Undergraduates in cognitive science and psychology are rigorously and routinely instructed not to directly extrapolate behaviors from lower animals into evidence of cause in different animals, much less higher primate species. Al Gore is not a scientist, though -- he's a politician -- and we all know that Al Gore was advised to be more of an Alpha Male, and in his autobiography he explains his "Hypnotized Chicken Theory of Global Warming Consciousness Raising" -- a hypo. that, even with his disclaimer, would have gotten him laughed out of the Cognitive Science departments of our nation's universities if it was submitted as an academic paper. The fact that he included it in his book tells you what Al Gore really thinks of you, gives you some indication of the intellectual heft he carries, and provides some insight into why he partnered with Google on his Current TV venture.

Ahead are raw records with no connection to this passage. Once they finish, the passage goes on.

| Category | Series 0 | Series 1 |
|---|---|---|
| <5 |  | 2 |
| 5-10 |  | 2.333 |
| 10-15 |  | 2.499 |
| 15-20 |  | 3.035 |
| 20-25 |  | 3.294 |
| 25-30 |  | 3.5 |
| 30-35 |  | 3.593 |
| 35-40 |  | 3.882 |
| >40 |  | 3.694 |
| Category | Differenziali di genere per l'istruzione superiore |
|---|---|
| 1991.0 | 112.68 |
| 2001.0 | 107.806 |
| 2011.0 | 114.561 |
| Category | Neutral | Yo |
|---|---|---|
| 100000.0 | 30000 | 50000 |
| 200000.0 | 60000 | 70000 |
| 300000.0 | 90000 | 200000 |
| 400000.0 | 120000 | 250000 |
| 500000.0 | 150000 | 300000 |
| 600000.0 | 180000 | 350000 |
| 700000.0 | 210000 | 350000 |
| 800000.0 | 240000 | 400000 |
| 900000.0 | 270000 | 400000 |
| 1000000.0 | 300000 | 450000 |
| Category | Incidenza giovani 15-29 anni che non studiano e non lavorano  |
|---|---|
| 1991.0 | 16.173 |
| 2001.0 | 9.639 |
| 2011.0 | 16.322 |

"Sen. Barack Obama said Wednesday he would give Al Gore, a Nobel prize winner, a major role in an Obama administration to address the problem of global warming," the Associated Press reports from Wallingford, Pa...

...

Just one question: Has anyone actually read Gore's autobiography, "The Assault on Reason"? We've perused parts of it recently, and it is a weird, weird book. Gore is clearly a bright man, and he knows a little about a lot, and he ties together brain psychology, climate science, history, media criticism and who knows what other topics (we're only on Chapter 1) to produce a stream of consciousness that probably will appeal to partisan Democrats but to anyone else is just incredibly odd. Here's our favorite passage so far:

When I was a boy growing up on our family farm in the summers, I learned how to hypnotize chickens. You hold the chicken down and then circle your finger around its head, making sure that its eyes trace your hand movement. After a sufficient number of circles, the chicken will become entranced and completely immobile. There's a lot you can do with a hypnotized chicken. You can use it as a paperweight, or you can use it as a doorstop, and either way, the chicken will sit there motionless, staring blankly. (What you can't do is use it as a football. Something about being thrown through the air seemed to wake the chicken right up.)

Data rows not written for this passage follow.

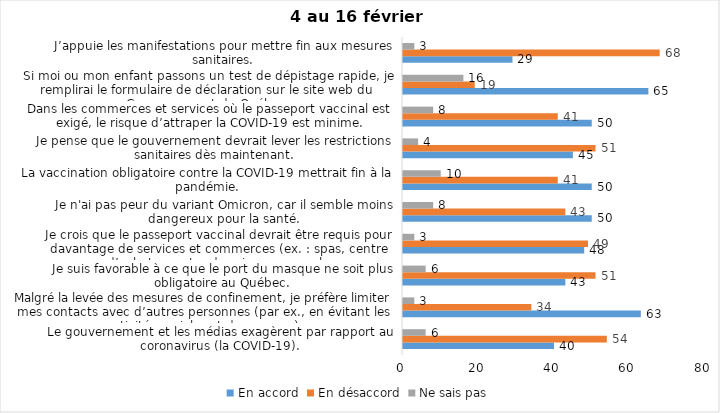
| Category | En accord | En désaccord | Ne sais pas |
|---|---|---|---|
| Le gouvernement et les médias exagèrent par rapport au coronavirus (la COVID-19). | 40 | 54 | 6 |
| Malgré la levée des mesures de confinement, je préfère limiter mes contacts avec d’autres personnes (par ex., en évitant les activités sociales et de groupes) | 63 | 34 | 3 |
| Je suis favorable à ce que le port du masque ne soit plus obligatoire au Québec. | 43 | 51 | 6 |
| Je crois que le passeport vaccinal devrait être requis pour davantage de services et commerces (ex. : spas, centre d’achats, centre de soins personnels. | 48 | 49 | 3 |
| Je n'ai pas peur du variant Omicron, car il semble moins dangereux pour la santé. | 50 | 43 | 8 |
| La vaccination obligatoire contre la COVID-19 mettrait fin à la pandémie. | 50 | 41 | 10 |
| Je pense que le gouvernement devrait lever les restrictions sanitaires dès maintenant. | 45 | 51 | 4 |
| Dans les commerces et services où le passeport vaccinal est exigé, le risque d’attraper la COVID-19 est minime. | 50 | 41 | 8 |
| Si moi ou mon enfant passons un test de dépistage rapide, je remplirai le formulaire de déclaration sur le site web du Gouvernement du Québec. | 65 | 19 | 16 |
| J’appuie les manifestations pour mettre fin aux mesures sanitaires. | 29 | 68 | 3 |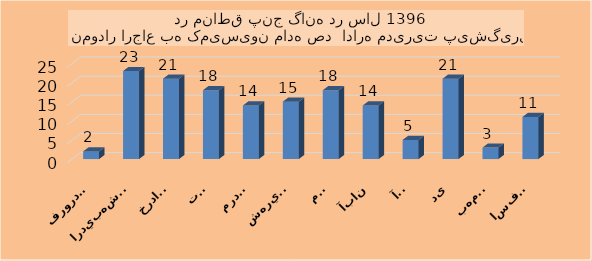
| Category | Series 0 |
|---|---|
| فروردين | 2 |
| ارديبهشت  | 23 |
| خرداد  | 21 |
| تير | 18 |
| مرداد | 14 |
| شهريور | 15 |
| مهر | 18 |
| آبان | 14 |
| آذر | 5 |
| دی | 21 |
| بهمن | 3 |
| اسفند | 11 |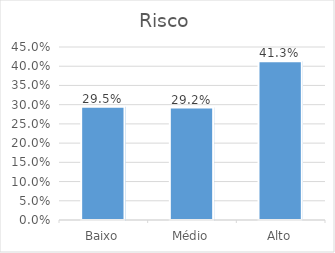
| Category | Contagem |
|---|---|
| Alto | 0.413 |
| Médio | 0.292 |
| Baixo | 0.295 |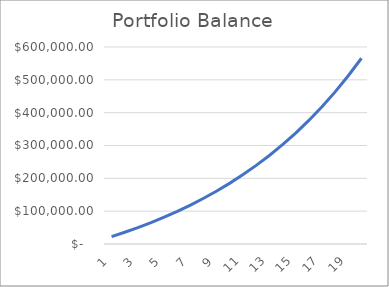
| Category | New_Balance |
|---|---|
| 1.0 | 22425 |
| 2.0 | 35700.471 |
| 3.0 | 49959.545 |
| 4.0 | 65286.422 |
| 5.0 | 81773.021 |
| 6.0 | 99519.73 |
| 7.0 | 118636.238 |
| 8.0 | 139242.455 |
| 9.0 | 161469.527 |
| 10.0 | 185460.951 |
| 11.0 | 211373.823 |
| 12.0 | 239380.2 |
| 13.0 | 269668.627 |
| 14.0 | 302445.811 |
| 15.0 | 337938.486 |
| 16.0 | 376395.479 |
| 17.0 | 418089.999 |
| 18.0 | 463322.18 |
| 19.0 | 512421.904 |
| 20.0 | 565751.937 |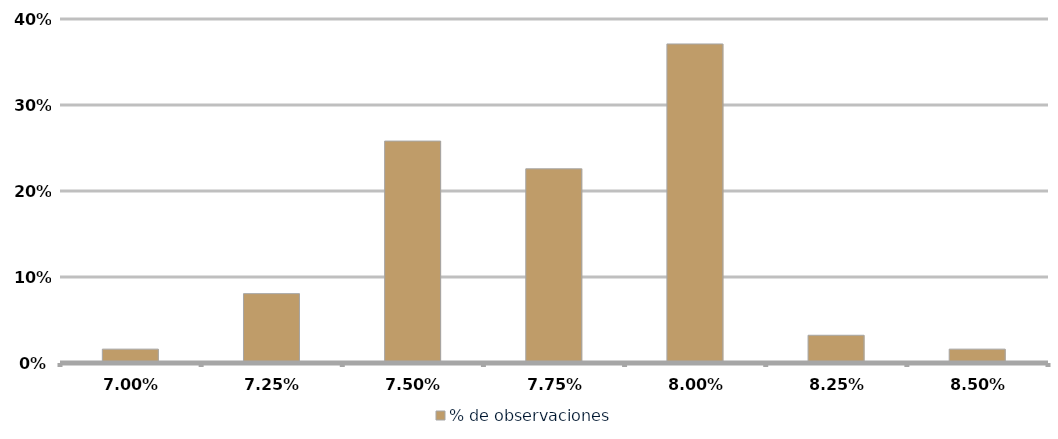
| Category | % de observaciones  |
|---|---|
| 0.06999999999999999 | 0.016 |
| 0.0725 | 0.081 |
| 0.075 | 0.258 |
| 0.0775 | 0.226 |
| 0.08 | 0.371 |
| 0.0825 | 0.032 |
| 0.085 | 0.016 |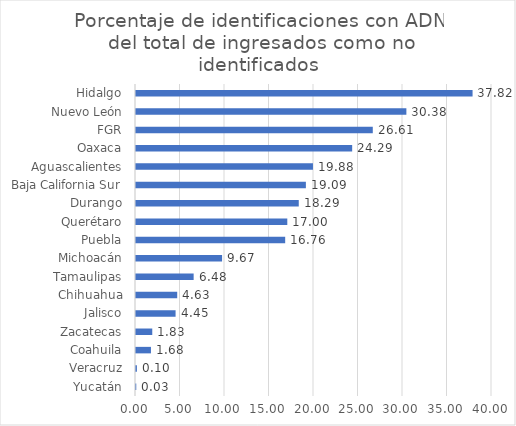
| Category | Porcentaje de identificaciones con ADN del total de ingresados como no identificados |
|---|---|
| Yucatán | 0.03 |
| Veracruz | 0.101 |
| Coahuila | 1.68 |
| Zacatecas | 1.828 |
| Jalisco | 4.447 |
| Chihuahua | 4.63 |
| Tamaulipas | 6.477 |
| Michoacán | 9.671 |
| Puebla | 16.762 |
| Querétaro | 17 |
| Durango | 18.288 |
| Baja California Sur | 19.088 |
| Aguascalientes | 19.883 |
| Oaxaca | 24.289 |
| FGR | 26.606 |
| Nuevo León | 30.379 |
| Hidalgo | 37.817 |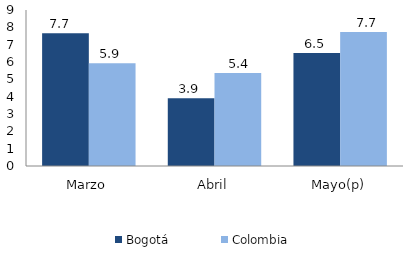
| Category | Bogotá | Colombia |
|---|---|---|
| Marzo | 7.662 | 5.933 |
| Abril | 3.905 | 5.365 |
| Mayo(p) | 6.522 | 7.736 |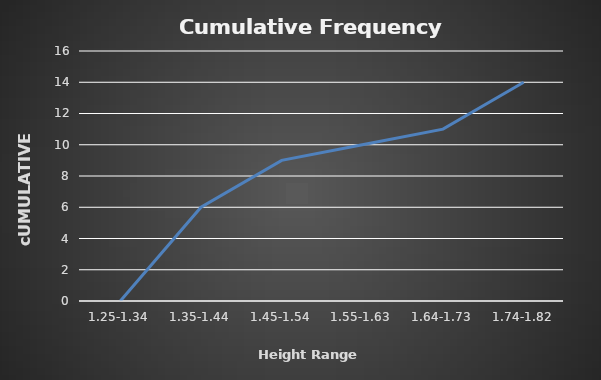
| Category | Cumulative Frequency |
|---|---|
| 1.25-1.34 | 0 |
| 1.35-1.44 | 6 |
| 1.45-1.54 | 9 |
| 1.55-1.63 | 10 |
| 1.64-1.73 | 11 |
| 1.74-1.82 | 14 |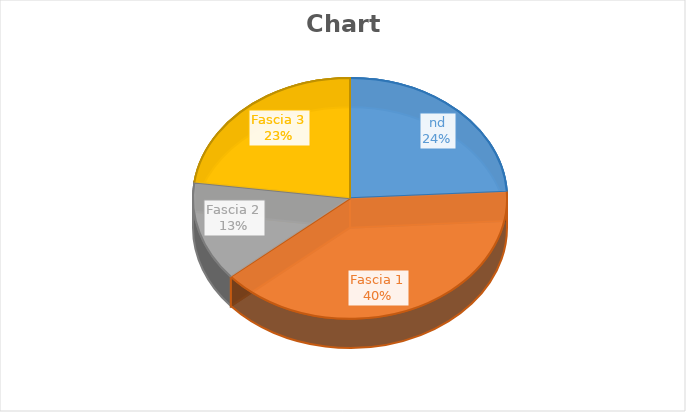
| Category | Series 0 |
|---|---|
| nd | 246546 |
| Fascia 1 | 404895 |
| Fascia 2 | 137072 |
| Fascia 3 | 234058 |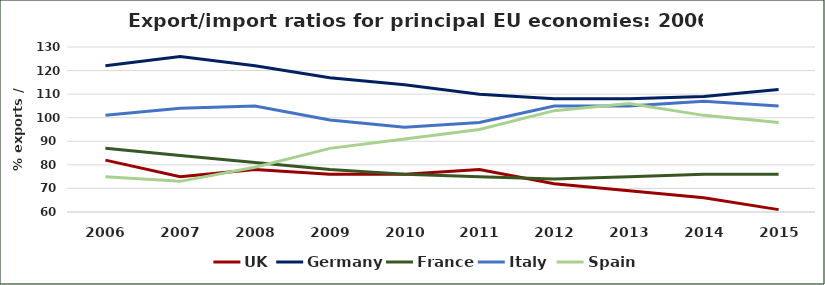
| Category | UK | Germany | France | Italy  | Spain |
|---|---|---|---|---|---|
| 2006.0 | 82 | 122 | 87 | 101 | 75 |
| 2007.0 | 75 | 126 | 84 | 104 | 73 |
| 2008.0 | 78 | 122 | 81 | 105 | 79 |
| 2009.0 | 76 | 117 | 78 | 99 | 87 |
| 2010.0 | 76 | 114 | 76 | 96 | 91 |
| 2011.0 | 78 | 110 | 75 | 98 | 95 |
| 2012.0 | 72 | 108 | 74 | 105 | 103 |
| 2013.0 | 69 | 108 | 75 | 105 | 106 |
| 2014.0 | 66 | 109 | 76 | 107 | 101 |
| 2015.0 | 61 | 112 | 76 | 105 | 98 |

It turns out that the immobility response in animals is an area that has received some scholarly attention, and here is one thing the scientists have found: The immobility response is strongly influenced by fear. A fear stimulus causes the chicken's amygdala to signal the release of neurochemicals, and controlled experiments show that they make immobility much more likely.

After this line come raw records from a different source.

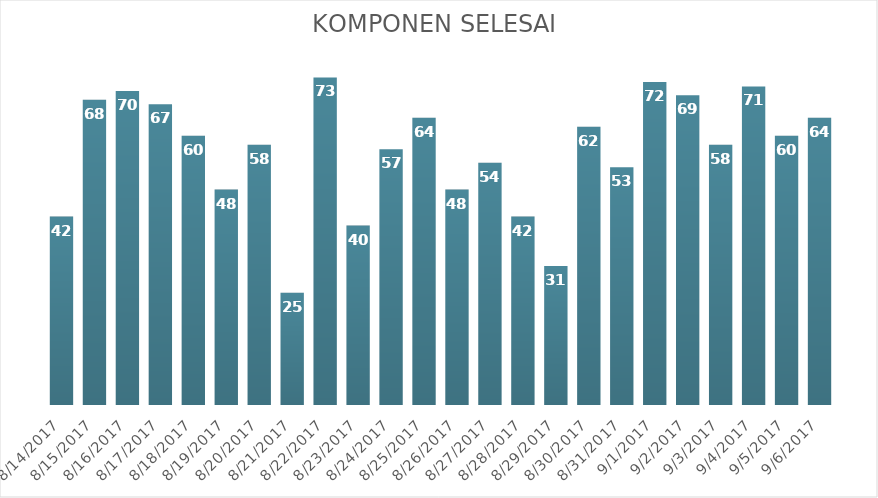
| Category | Komponen Selesai |
|---|---|
| 8/14/17 | 42 |
| 8/15/17 | 68 |
| 8/16/17 | 70 |
| 8/17/17 | 67 |
| 8/18/17 | 60 |
| 8/19/17 | 48 |
| 8/20/17 | 58 |
| 8/21/17 | 25 |
| 8/22/17 | 73 |
| 8/23/17 | 40 |
| 8/24/17 | 57 |
| 8/25/17 | 64 |
| 8/26/17 | 48 |
| 8/27/17 | 54 |
| 8/28/17 | 42 |
| 8/29/17 | 31 |
| 8/30/17 | 62 |
| 8/31/17 | 53 |
| 9/1/17 | 72 |
| 9/2/17 | 69 |
| 9/3/17 | 58 |
| 9/4/17 | 71 |
| 9/5/17 | 60 |
| 9/6/17 | 64 |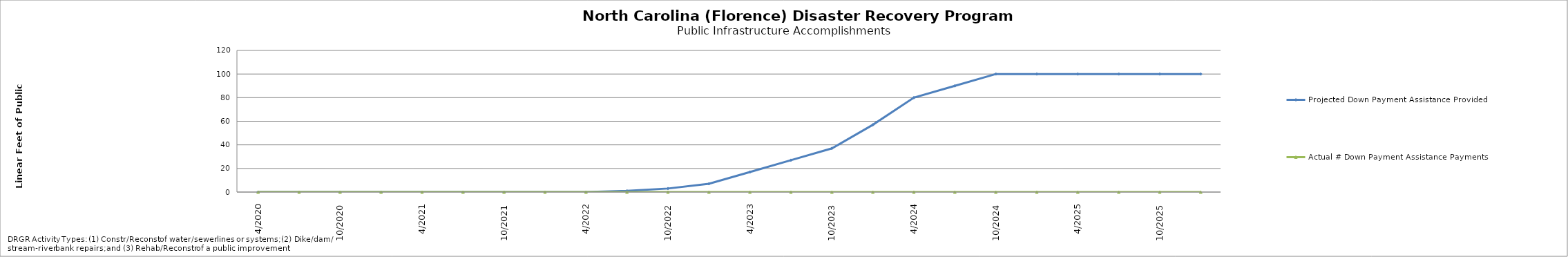
| Category | Projected Down Payment Assistance Provided | Actual # Down Payment Assistance Payments |
|---|---|---|
| 4/2020 | 0 | 0 |
| 7/2020 | 0 | 0 |
| 10/2020 | 0 | 0 |
| 1/2021 | 0 | 0 |
| 4/2021 | 0 | 0 |
| 7/2021 | 0 | 0 |
| 10/2021 | 0 | 0 |
| 1/2022 | 0 | 0 |
| 4/2022 | 0 | 0 |
| 7/2022 | 1 | 0 |
| 10/2022 | 3 | 0 |
| 1/2023 | 7 | 0 |
| 4/2023 | 17 | 0 |
| 7/2023 | 27 | 0 |
| 10/2023 | 37 | 0 |
| 1/2024 | 57 | 0 |
| 4/2024 | 80 | 0 |
| 7/2024 | 90 | 0 |
| 10/2024 | 100 | 0 |
| 1/2025 | 100 | 0 |
| 4/2025 | 100 | 0 |
| 7/2025 | 100 | 0 |
| 10/2025 | 100 | 0 |
| 1/2026 | 100 | 0 |

No, I'm not saying that television viewers are like hypnotized chickens. [Of course not! Why don't you tell us what you really think?] But there may be some lessons for us larger-brained humans in the experiences of barnyard hens.

And there you have it! From hypnotized chickens to An Inconvenient Truth, all in one tangled, self-congratulatory confabulation...Al Gore's got it covered. When Al Gore field-tested The Day After Tomorrow and its theory of hypersonic wind velocities from the troposphere, he was just trying to throw you up in the air and stimulate your amygdala, so that he could drop some Inconvenient Truth on all you allegorical hypnotized chickens!

Now Ted Turner has weighed in with his "Everyone Left Will Become Cannibals" corollary...but don't worry. Ted Turner himself will not eat you or your children. He'll have plenty of money. The rest of you will go the way of the sick chickens:

There are several hypotheses that attempt to explain the processes behind the development of cannibalism in laying hens. The most compelling hypothesis, however, relates cannibalistic behavior to misdirected foraging behavior. Several authors have stressed the close resemblance of feather pecking and cannibalism to foraging behavior. The physical manipulations of the beak during bouts of cannibalistic behavior mirror the manipulations employed in foraging behavior.

Hey, all of this constituted irrefutable evidence for noted climate scientiste Roger Ebert!